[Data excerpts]
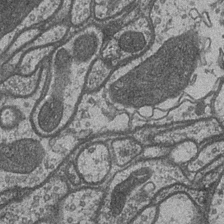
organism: Drosophila
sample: Optic medulla
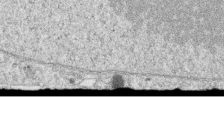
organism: Human
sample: HeLa cell HIV synapse
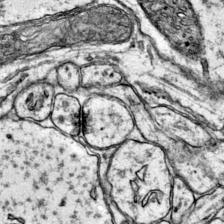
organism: Mouse
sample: Primary visual cortex
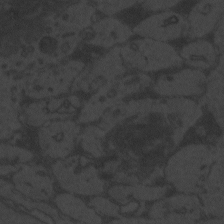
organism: Zebrafish
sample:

**Instructions for the task**
Would you copy out all the data exactly, without the images?

**Worked solution**
organism: Drosophila
sample: Optic medulla
organism: Human
sample: HeLa cell HIV synapse
organism: Mouse
sample: Primary visual cortex
organism: Zebrafish
sample:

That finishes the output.